Prime minister wrong on encryption say experts
Prime minister David Cameron's perceived criticism of encryption technologies has prompted a staunch defence from the information security community.
British PM off-key on encryption, say experts
Cameron raised eyebrows earlier this week when, during a conference in the Midlands on 12 January, he suggested that end-to-end encryption was stopping MI5, MI6 and law enforcement from identifying and prosecuting terrorists.
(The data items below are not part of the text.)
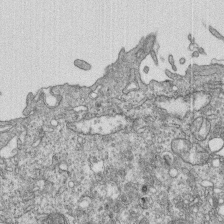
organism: Human
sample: HeLa cell HIV synapse
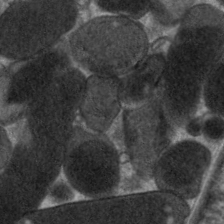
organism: C. elegans
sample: Pharynx
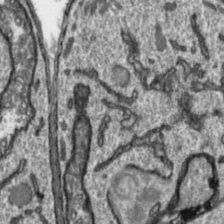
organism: Toxoplasma gondii
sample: Parasites in a vacuole inside a host cell
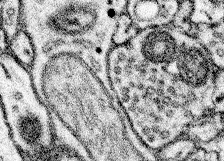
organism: Mouse
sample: Somatosensory cortex neuropil
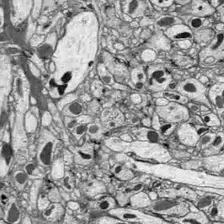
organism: Drosophila
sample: Optic lobe
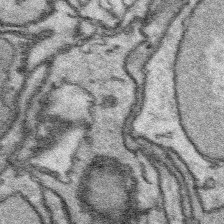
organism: Platynereis dumerilii
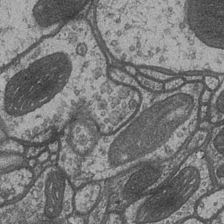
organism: Drosophila
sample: Optic medulla
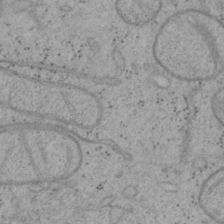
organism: Human
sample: HeLa cells
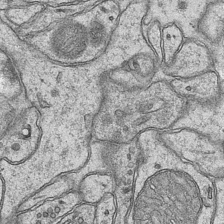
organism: Mouse
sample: CA1 Hippocampus
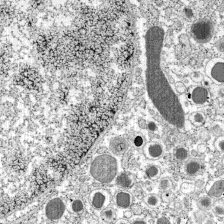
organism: C57BL Mouse
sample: Pancreatic islet
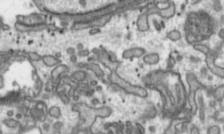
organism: Toxoplasma gondii
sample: Parasites in a vacuole inside a host cell
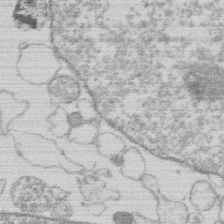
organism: Human
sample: Macrophage cells
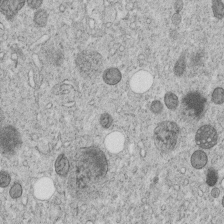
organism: C. elegans
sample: C. elegans embryo early stage
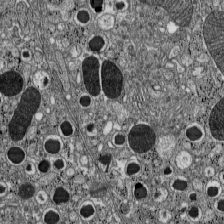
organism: C57BL Mouse
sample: Pancreatic islet
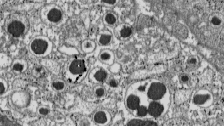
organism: C57BL Mouse
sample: Pancreatic islet
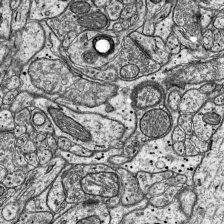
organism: Mouse
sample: Visual Cortex
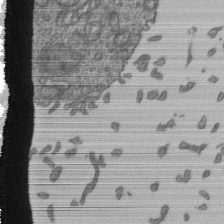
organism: Human
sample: Retinal organoid Rod and Cone cells
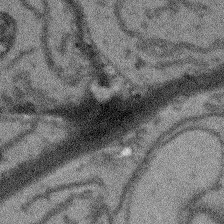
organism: Arabidopsis thaliana
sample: Root tip
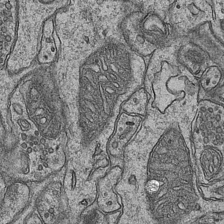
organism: Mouse
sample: CA1 Hippocampus
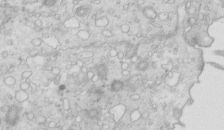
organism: Mouse
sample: Multiciliated cells
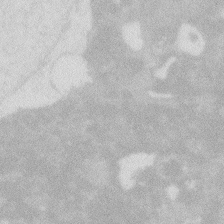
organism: Zebrafish
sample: Macrophage
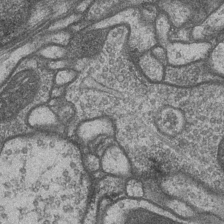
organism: Drosophila
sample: Optic medulla
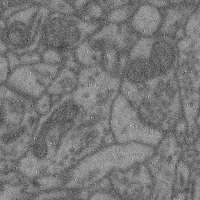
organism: Mouse
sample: Cerebral cortex
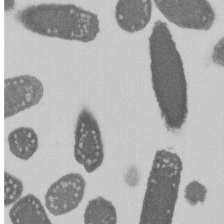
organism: E. coli
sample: Bacterial nucleoid
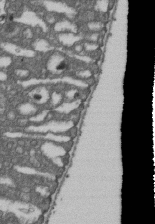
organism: Drosophila
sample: Nephrocyte
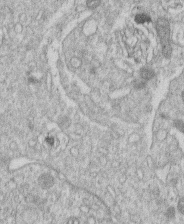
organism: Human
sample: Macrophage cells
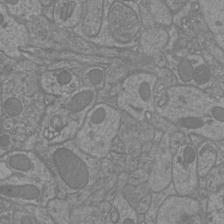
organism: Mouse
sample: Cortical neurons
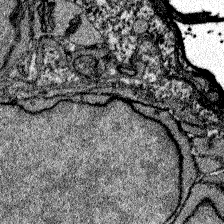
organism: Zebrafish
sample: Larval olfactory bulb
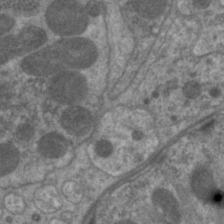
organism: C. elegans
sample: Pharynx
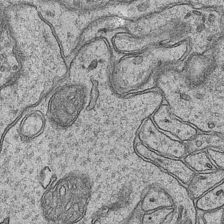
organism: Mouse
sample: CA1 Hippocampus
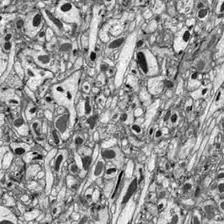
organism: Drosophila
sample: Optic lobe
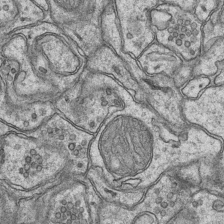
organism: Mouse
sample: CA1 Hippocampus
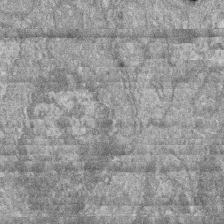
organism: Zebrafish
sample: Cilia; retinal pigment epithelium
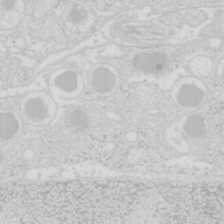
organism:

“In our country do we want to allow a means of communication between people which even in extremis, with a signed warrant from the Home Secretary, that we cannot read? My answer to that question is no, we must not,” said Cameron.
Some observers, especially in the media, have taken this to mean that Cameron would like to ban encrypted communications which security services cannot read even if they have a warrant, or introduce backdoors or be given the encryption keys. Such communications currently include the likes of WhatsApp, iMessage, FaceTime and Snapchat.
Cameron's thoughts appear to have been echoed in the European Union, with the interior ministers of 11 EU countries – including UK Home Secretary Theresa May – issuing a joint declaration on Monday, calling for internet service providers (ISPs) to “swiftly report and remove material that aims to incite hatred and terror.” Elsewhere the Belgian Justice Minister Koen Geens has separately said that local investigators should have access to Skype and WhatsApp interactions.
However, other politicians have joined information security experts in defending end-to-end encryption which has – in recent months – also been criticised by the FBI and Metropolitan Police.
Nick Clegg, the deputy prime minister and leader of the Liberal Democrats, said in a Radio 4 interview on Tuesday that allowing the government to record web browsing history and social media conversations of UK citizens is not a “proportionate” response to fighting terrorism.
"The irony appears to be lost on some politicians who say in one breath that they will defend freedom of expression and then in the next advocate a huge encroachment on the freedom of all British citizens,” Clegg added later that day.
The security community was also quick to respond, with ENISA issuing a report – entitled ‘Privacy and Data Protection by Design – from policy to engineering' suggesting that encryption should become further embedded in government policy. It also indicated that privacy technologies not utilising encryption receive little attention.
Meanwhile, veteran security researcher Graham Cluley accused Cameron of living in ‘cloud cuckoo land'. “Of course, if you spend any time thinking about it, you know that's crazy. Cameron is living in cloud cuckoo land,” he said in a blog post.
“Firstly, how would apps be outlawed? What's to stop any Tom, Dick or Harry downloading an app without a government backdoor from a website hosted overseas to run on his PC? What's to stop a terrorist or paedophile downloading the source code of a secure messaging app, and compiling it on their computer?
“The fact is that the only people who would be using the backdoored messaging platform would be the innocent, regular members of the public. Criminals would stay well clear and use alternative systems that guaranteed they didn't have the police and GCHQ breathing down their necks.”
Sean Sullivan, security advisor at F-Secure, said that Cameron's comments were surprising and detrimental not only to an open internet, but also to businesses who may well not be in the position to monitor online activity or to hand over encryption keys – especially if these are held by foreign software developers or even the alleged perpetrator. As an example, Edward Snowden's encryption key was managed by Texas-based Lavabit, before the company was shut down.
“It is an attack on privacy by design…it would affect the VPN services we launched with FreedomVPN. Commercial VPNs for consumers could be under scrutiny by secret services,” said Sullivan.
He continued that compromising encryption protocols would be difficult in an age of open-source software and said that this has left ISPs in a tricky position; keen to maintain user privacy but also facing requests from law enforcement on blocking encrypted traffic.
Politicians, he believes, can't grasp the complexity of encryption.